One can take the elements of $C_s$ and give them the structure of a graph, where $w$ is connected to $v$ if $w = tv$ for some $t \in S$. Each vertex can be labeled with the unique element of its left descent set. The resulting labeled graph does not depend on the choice of $s$.

One can view this graph as encoding a simply-laced Coxeter group $(W',S')$. Suppose that $S'$ is finite.
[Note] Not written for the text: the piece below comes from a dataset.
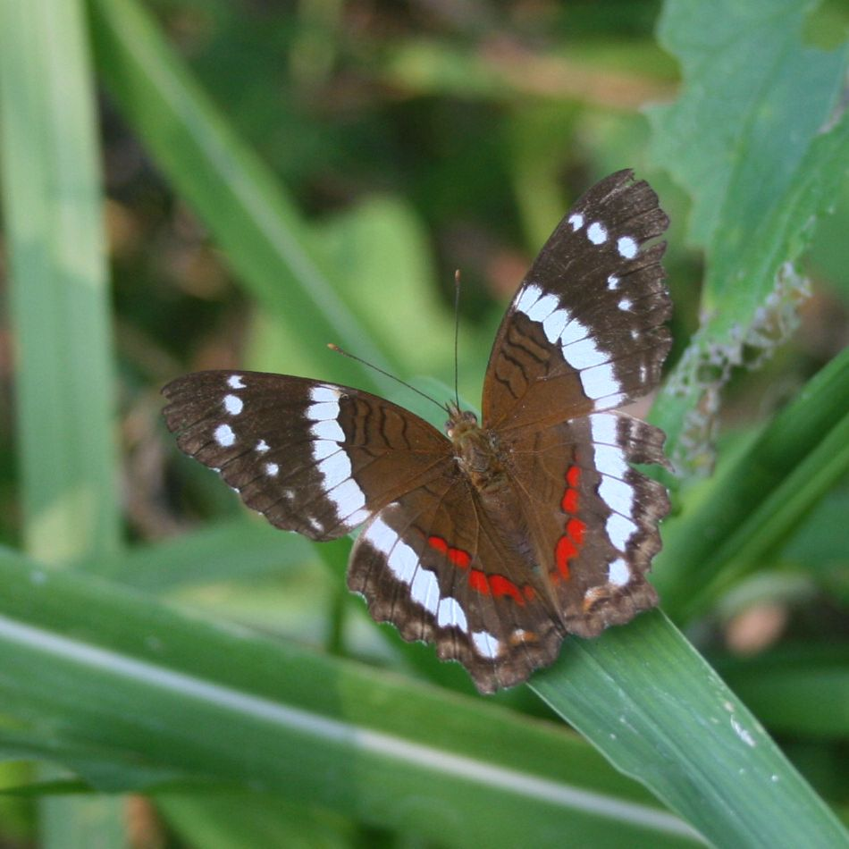 Anartia fatima, Edelfalter (Nymphalidae) - Costa Rica: Prov. Puntarenas, Hacienda Barú NW Dominical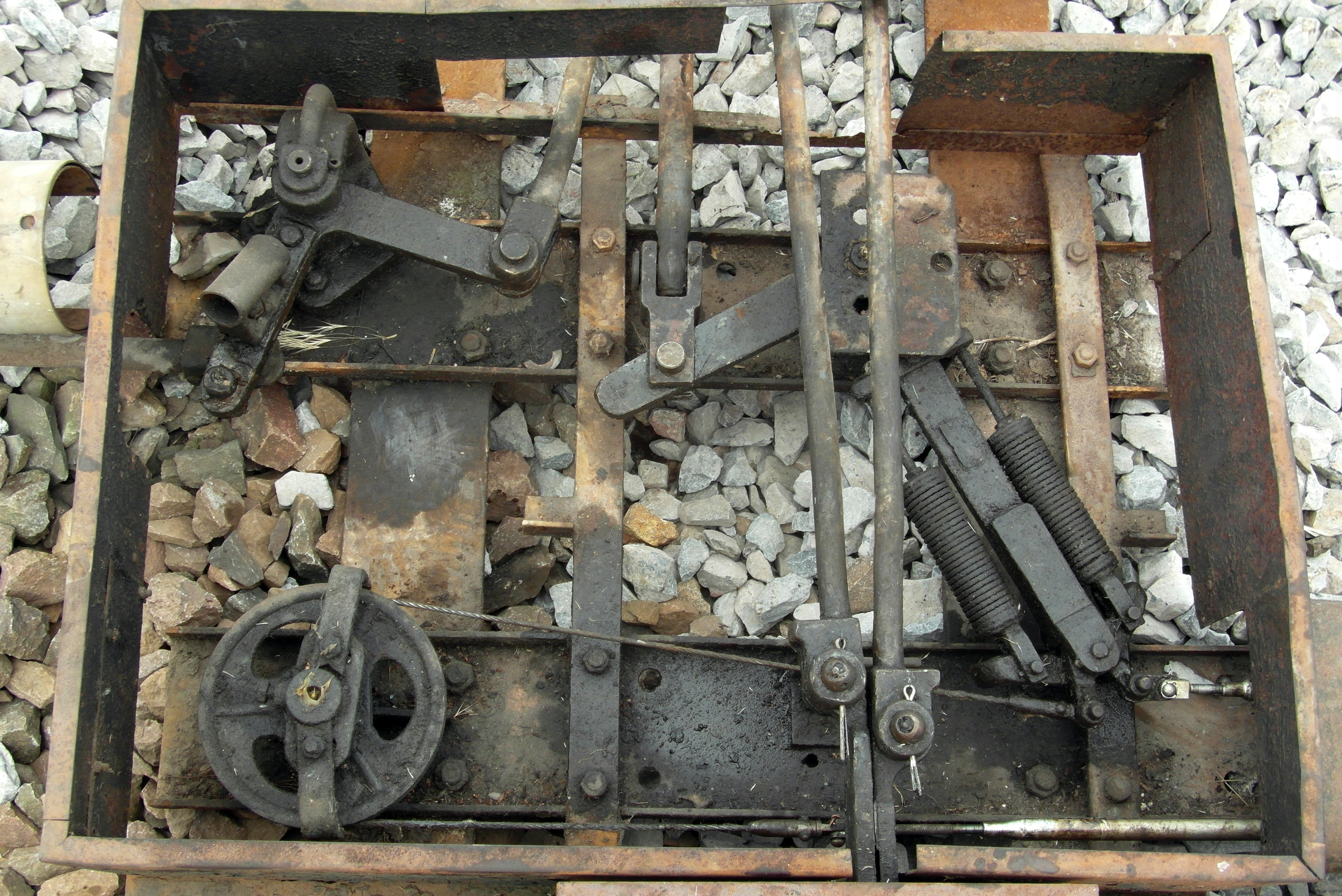 Bahnhof Rottleberode Süd, Weiche 2a/b, Einheitsbauart mit Winkelhebel in Schweißausführung und zusätzlichem Winkelhebel. Die oben durchlaufenden Stangen sind die Riegelverbindungsstangen zum hintenliegenden Riegel. Der ungleichschenklige Winkelhebel übersetzt die 500 Millimeter Leitungsstellweg auf 220 Millimeter Regelweg der Schieberstange. Der kurze Schenkel des Winkelhebels ist etwas länger als normalerweise notwendig, er kann zusätzlich gebohrt werden, wenn ein Schieberstangenweg von 240 Millimetern benötigt wird. Die Federn bilden mit den Sperrklinken und dem mittleren Sperranschlag die Drahtbruchsperre. Reißt ein Strang, zieht die dazugehörende Feder die Sperrklinke nach innen und der durch den Spannwerkszug belastete Antrieb kann nur bis zum Sperranschlag bewegt werden. Ein ungewolltes Umstellen bei Drahtbruch in einer Endlage wird damit verhindert. Die Spannschrauben dienen der Feineinstellung, der Winkelhebel oben links als Abgriff zu einem eventuell vorhandenen zweiten Verschluss oder zu einem Weichensignal, insbesondere bei doppelten Kreuzungsweichen.

For each $t \in S$, the reflections labeled by $t$ all mutually commute, and their product is an involution in $W'$. Together, these involutions generate a subgroup inside $W'$ which is isomorphic to the original Coxeter group $W$. In this way, any finite Coxeter group is canonically embedded inside a simply-laced one. Any Coxeter element of $W$ is sent to a Coxeter element of $W'$.

For example, this operation will produce the embedding of $H_4$ inside $E_8$. It will produce the embedding of a finite dihedral group $I_2(m)$ into $A_{m-1}$, sending each simple reflection in $I_2(m)$ to a product of every other simple reflection in $A_{m-1}$.

However, it may happen that $S'$ is infinite, and that the collection of vertices labeled by $t \in S$ is also infinite. In this case, one does not have an embedding of $W$ into $W'$, because each simple reflection would have to go to an infinite product. Though I have not seen it defined and don't know the literature, I imagine there is an embedding of $W$ into some suitable completion of $W'$.

For instance, this gives the embedding of $I_2(\infty)$ into $A_{\infty}$, sending each simple reflection in $I_2(\infty)$ to the product of every other simple reflection in $A_{\infty}$.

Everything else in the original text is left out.